The image we have of Sardanapalus from these stories is of a man devoted to luxury, a hedonist, a voluptuary, a sybarite, an oral-retentive thelemite (so, really, rather Lord Byron’s kinda guy, one might say), an omnivorous omnisexual who liked to wear rich, “effeminate” clothing and make-up. Ruling was almost too much bother for him; he just liked the luxurious perks and the attention. And then, when a misjudgement led to the imminent threat of certain defeat, he had all his goods and treasures and servants piled together around him (yes, the servants and assorted odalisques too) and immolated himself and all of them. If he can’t win, why try – might as well take everyone down with him, eh? You get the picture – by Eugène Delacroix.

Not that it likely happened exactly like this in real history. The last king of Assyria, Ashurbanipal (on whose name Sardanapalus appears to be based), was rather more of a warrior. And it was his brother who was burned to death, not voluntarily either. And it was in Babylon, not Nineveh.

Oh, yes, Nineveh. That’s where Sardanapalus is supposed to have been for all of this. Does that name seem familiar? In the Bible, Jonah went to warn Nineveh that the wrath of the Lord was coming upon them and they had to repent. (Well, first he tried to escape having to do this, and there was a little adventure with a whale or big fish and so on.) Jonah was of course not Sardanapalian; he was the sort of agelast who wanted to see all Sardanapalians suffer and be destroyed. He was not inclined to mercy, and so he was mighty upset when, after the Ninevites repented as instructed, God actually spared them. (God gets one of His best lines, often quoted in the King James Version: “And should not I spare Nineveh, that great city, wherein are more than sixscore thousand persons that cannot discern between their right hand and their left hand; and also much cattle?”) Clearly this was a different story line just happening in the same place! The king in the story of Jonah repented in sackcloth and ashes. Sardanapalus wouldn’t be caught dead in sackcloth – though he was, of course, caught dead in ashes.

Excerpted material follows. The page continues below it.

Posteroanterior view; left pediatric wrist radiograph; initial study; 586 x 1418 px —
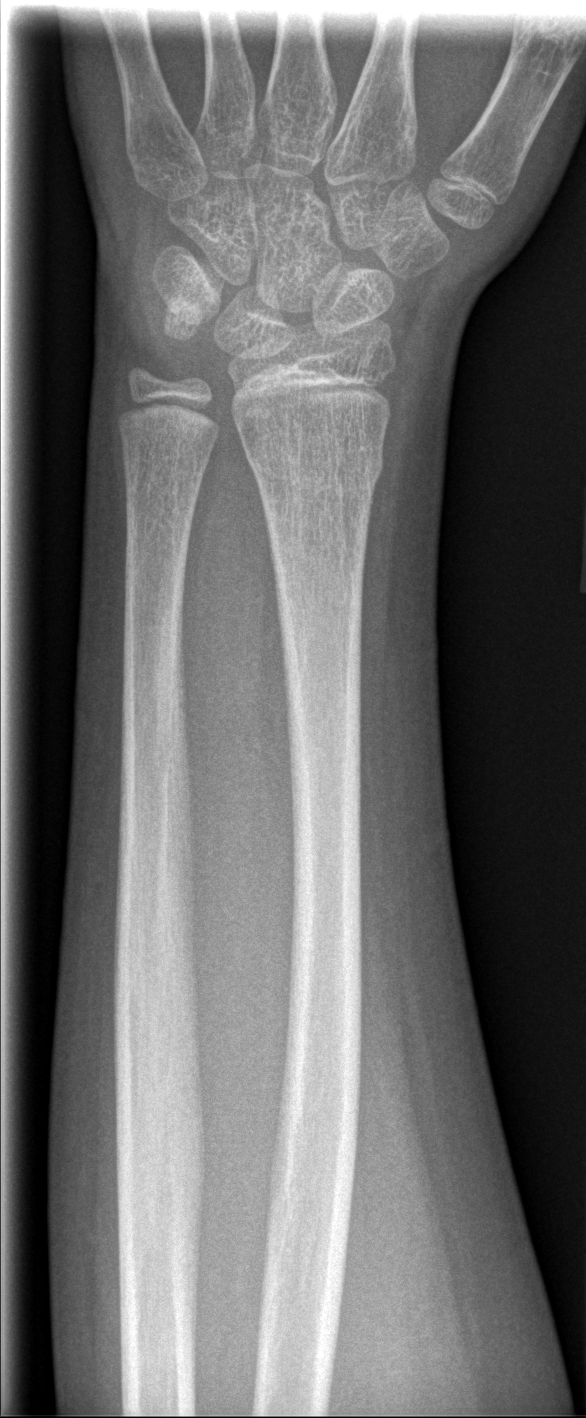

So anyway, Sardanapalus liked to throw a good orgy, rather like Varius Flavus and Curius Odus in Asterix in Switzerland. (Yes, my image of orgies comes first from Asterix comics. Obviously nudity and copulation were not an early key feature for my definition.) He just wanted to party all the time; he loved luxury. It is this aspect of his life – the clothing, makeup, luxuries – that Sardanapalian refers to. Actually doing work and facing adversity was too much for him; he gave up readily and took his retinue with him. So you tell me… is the resonance of Sarah Palin appropriate?

Thanks to Allan Jackson for suggesting today’s word.

2 responses to “Sardanapalian

  1. Pingback: odalisque | Sesquiotica

  2. I knew there was another place I’d seen this word… in Eugène Ionesco’s play The Lesson (quoting Donald M. Allen’s translation) the professor says, “And now, miss, Spanish is truly the mother tongue which gave birth to all the neo-Spanish languages, of which Spanish, Latin, Italian, our own French, Portuguese, Romanian, Sardinian or Sardanapalian, Spanish and neo-Spanish—” etc. The play is, as you may know or have guessed, of the absurdist school.